Performance in an IT sense has connotations of speed or quickness of response to a query or request for some work to be processed. However, there is more to performance than just the speed concept which takes account of the fact that this quickness will vary about some mean value. Thus a specification of a desired performance criterion might be “the responses must be in the range 1.5 to 2.5 seconds when measured at the user workstation.”

This might be difficult to guarantee and other forms of words are used, such as “90% of the responses must be 2.5 seconds or less.” This is called a percentile definition. In online work, a mean response time needs another desirable characteristic – that of consistency. At first glance, a mean response time of 2.3 seconds has to be better than one of 2.5 seconds, n 'est pas?

Not so I'm afraid.

The Paradox: Imagine the 2.3 second response is made up of widely varying responses, say, 0.1, 7.1, 3.4, 0.4, 11 ... and so on but averaging out at 2.3. The user will not be pleased with this since a) it is annoying and b) it will affect the fluency of his/her work and hence the effectiveness of it.
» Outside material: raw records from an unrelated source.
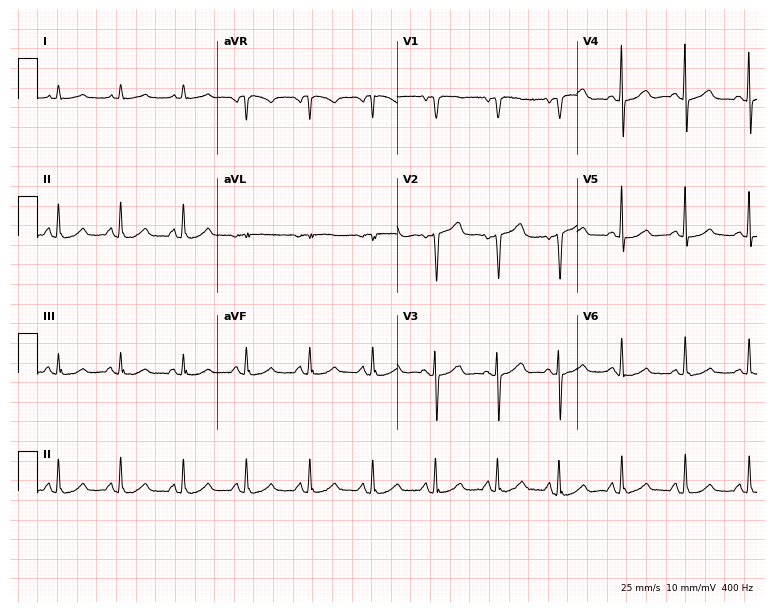
12-lead ECG from a female patient, 76 years old. Recorded interpretation: within normal limits.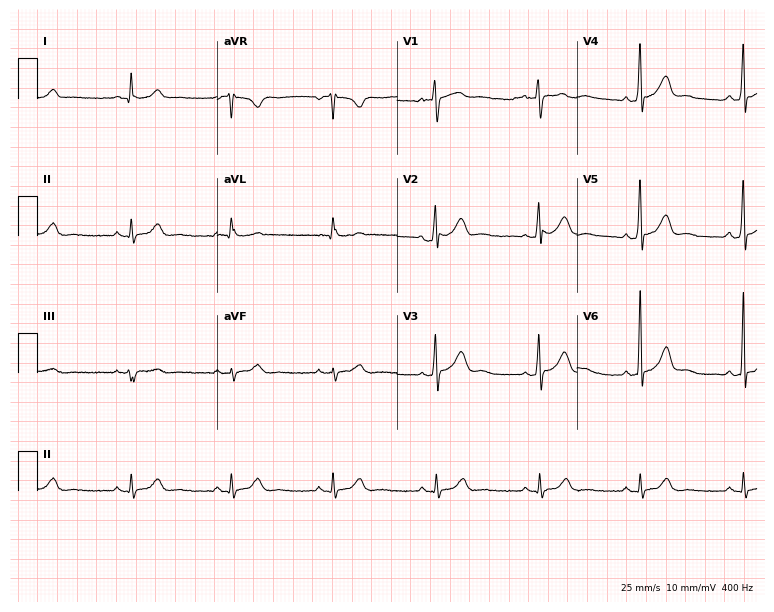
12-lead ECG from a 38-year-old male. Recorded interpretation: within normal limits.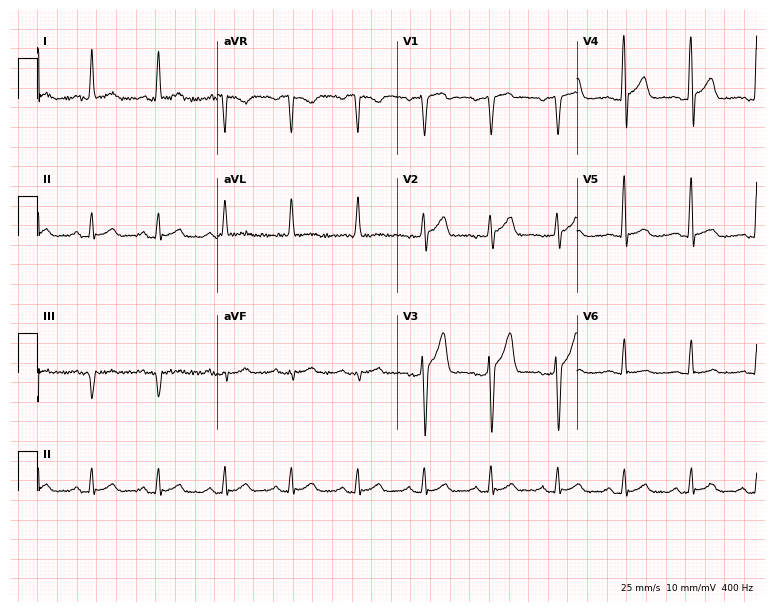
12-lead ECG from a 70-year-old man. Recorded interpretation: within normal limits.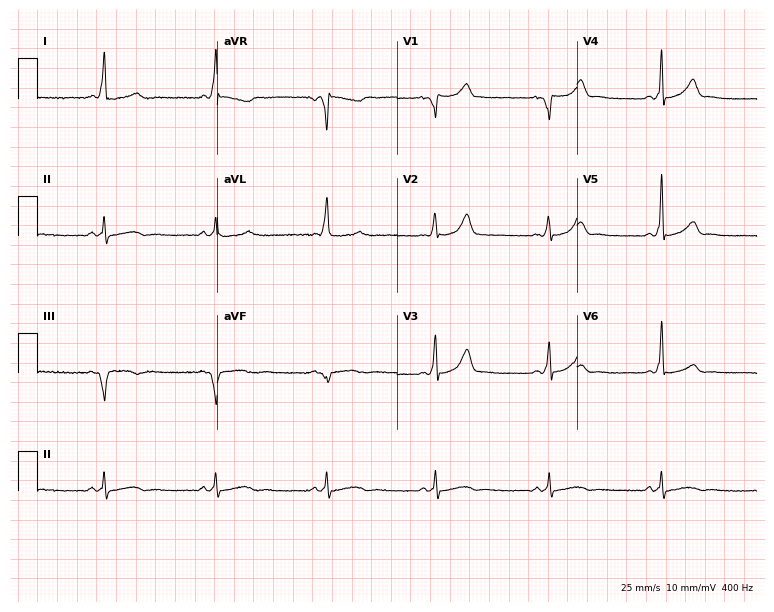
ECG — a male patient, 45 years old. Screened for six findings — first-degree AV block, right bundle branch block, left bundle branch block, sinus bradycardia, atrial fibrillation, sinus tachycardia — none is recorded. Only these six findings were labelled.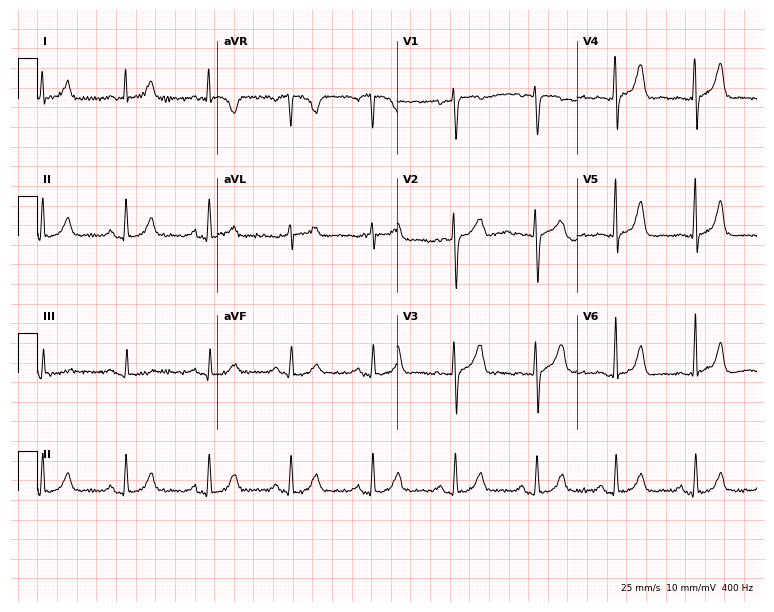
Electrocardiogram, a female, 59 years old. Overall reading on record: normal ECG.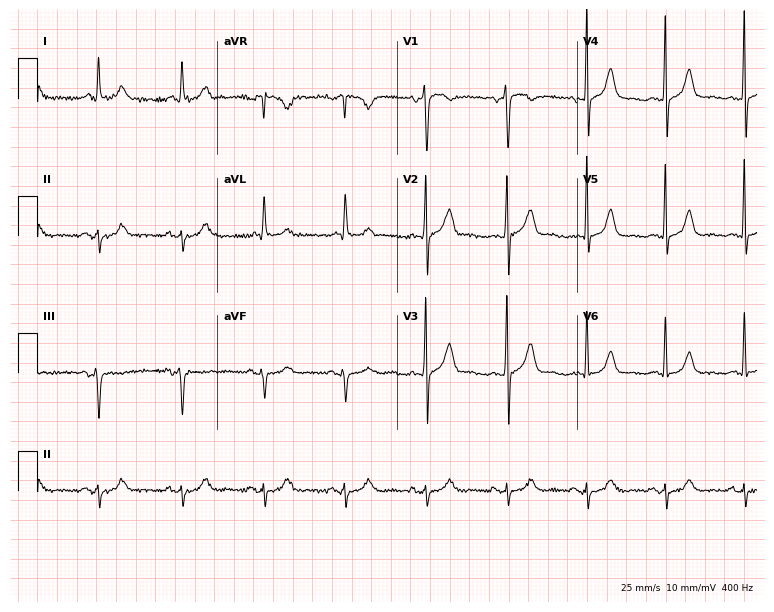
Electrocardiogram (7.3-second recording at 400 Hz), a male, 63 years old. Of the six screened findings (first-degree AV block, right bundle branch block (RBBB), left bundle branch block (LBBB), sinus bradycardia, atrial fibrillation (AF), sinus tachycardia), none is recorded. Only these six findings were labelled.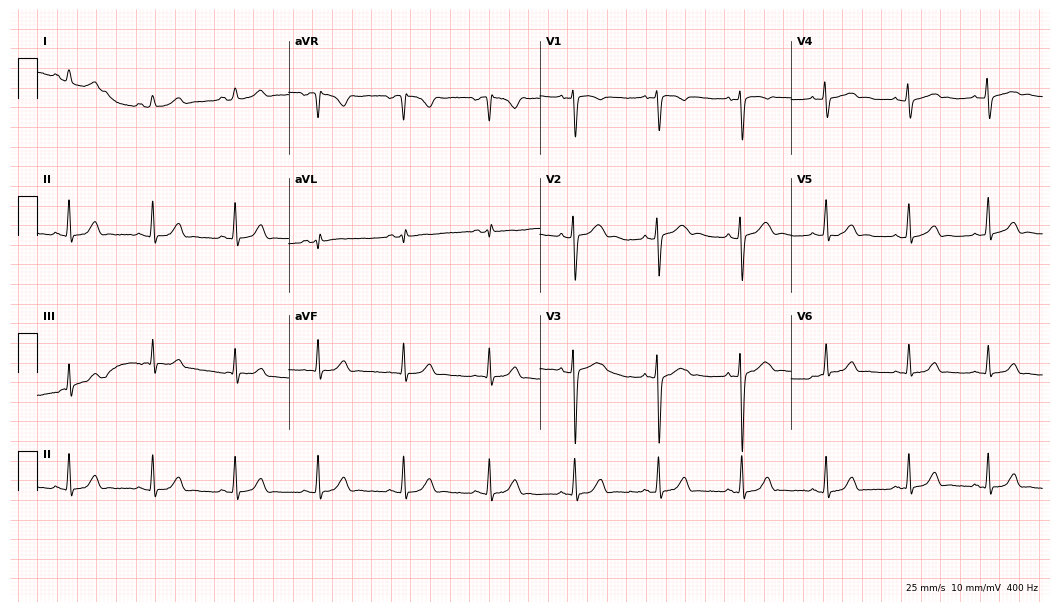
Electrocardiogram, a 22-year-old female patient. Overall reading on record: normal ECG.

If the 2.5 second response time is composed of 2.0, 2.4, 2.7, 2.5 ... then the user will be much happier because of the consistency of the response time of a transaction. Q.E.D.

The other form of work is the batch job where the elapsed time to complete it is the main criterion and the batch equivalent of the online response time.

What Can We Do About Performance?

This depends on whether we are talking about pre-operational or post-operational periods and activities. There are things which can be done (or not) in both phases of a performance project to ensure its success. It is well known that the cost of correcting errors in operations phases is more expensive than in the planning and design stages and this should be borne in mind throughout the exercise.

Pre-Operational Options

■ Ignore performance altogether (not recommended)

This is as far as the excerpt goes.